May 2014

8 articles in May 2014

Eevery four years we are inundated with political advertisements telling us why those guys are bad and these other guys are the greatest since apple sauce in a jar. It doesn’t matter what viewpoint you have because the debate over who is right or wrong has been going on since our nation began more than two centuries ago and nobody knows anymore.

It seems easy to tell who is a Republican and who is a Democratic by listening to them. You can also tell the difference by the way they dress and their mannerisms. For example, Richard Nixon was a Republican and wore shorts and wing-tip shoes when he went for a stroll on the beach, whereas Bill Clinton is a Democrat and couldn’t keep his pants on in the Oval Office.

Sitting in my old dilapidated beach chair one morning at York Beach last week I found myself wondering idly if it was possible to tell Republicans from Democrats when they were wearing almost no clothes and were supposed to be on vacation. Take away the Republican’s business suit and the Democrat’s blue collar and is there any real difference between them?

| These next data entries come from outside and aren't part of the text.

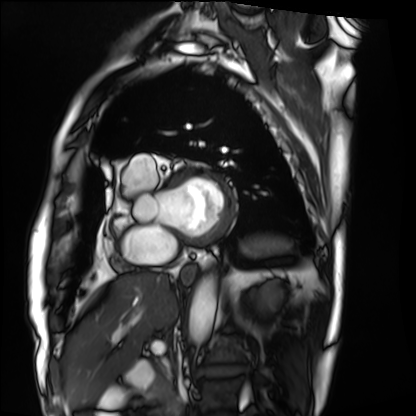
Cardiac MRI.
Subject group: patient.
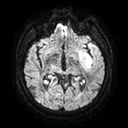
Q: What kind of scan is this?
A: 3 Tesla brain MRI.
Q: Series?
A: Diffusion tensor imaging (medium iso).
Study: ring-enhancing brain masses.
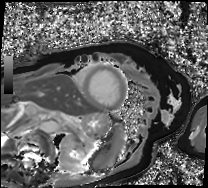
| field | value |
|---|---|
| modality | cardiac MRI |
| subject group | patient |
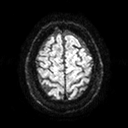
- modality — 3 Tesla brain MRI
- series — diffusion tensor imaging (medium iso)
- study — ring-enhancing brain masses
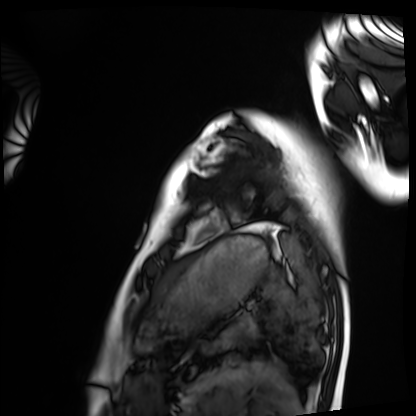
Q: What kind of scan is this?
A: Cardiac MRI.
Subject group: healthy volunteer.
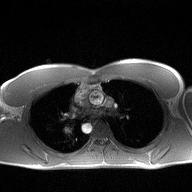
modality: 2D phase-contrast cine MRI of the ascending aorta.
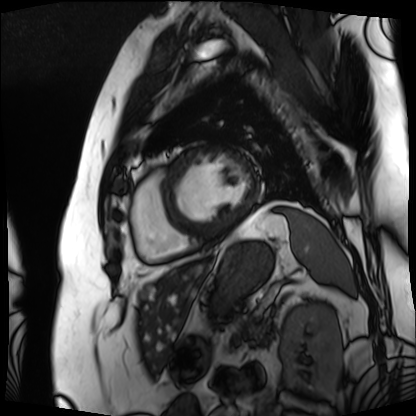
Cardiac MRI.
Subject group: patient.
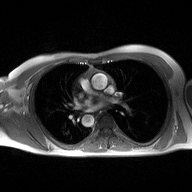
Summary: 2D phase-contrast cine MRI of the ascending aorta, high-resolution GRAPPA acquisition.
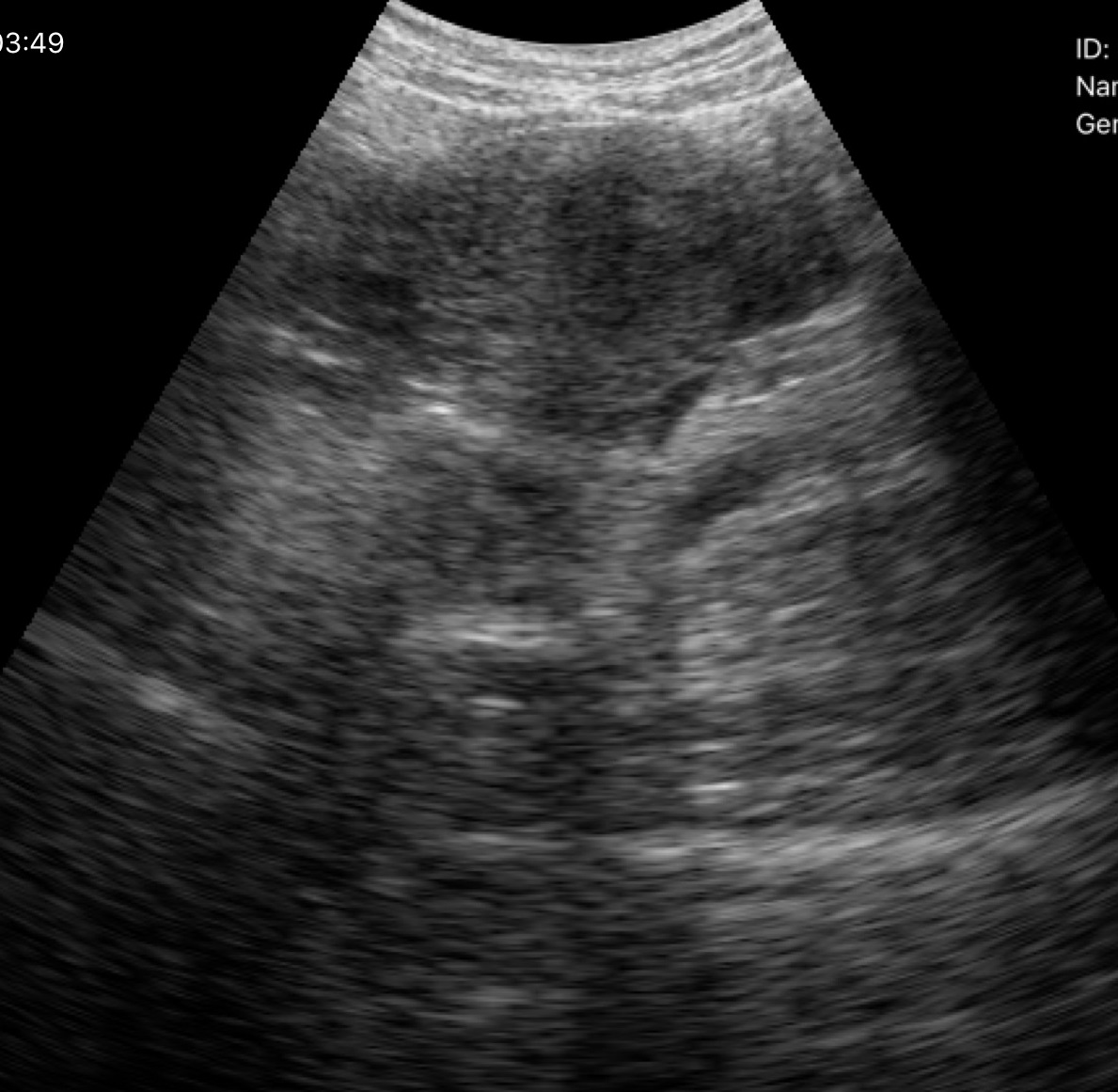
modality: genitourinary ultrasound.
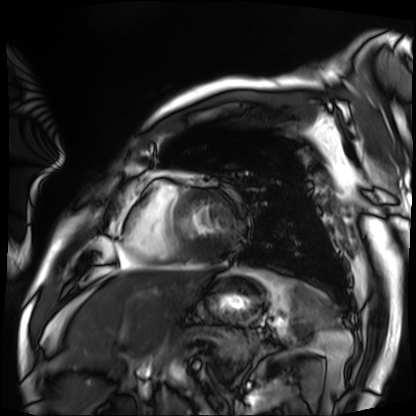
Summary: Cardiac MRI. Subject group: patient.

The first family I observed was a group of four with the father leading the way and the rest of the family following Indian file behind. This clear demarcation of power had me convinced this family was Republican. Actually I suspected the father was Republican with the wife and mother of his children bowing to the political consciousness of her husband. How could I not think this since she was following him down the beach while pulling a wagon filled with beach stuff and making sure their kids didn’t run away?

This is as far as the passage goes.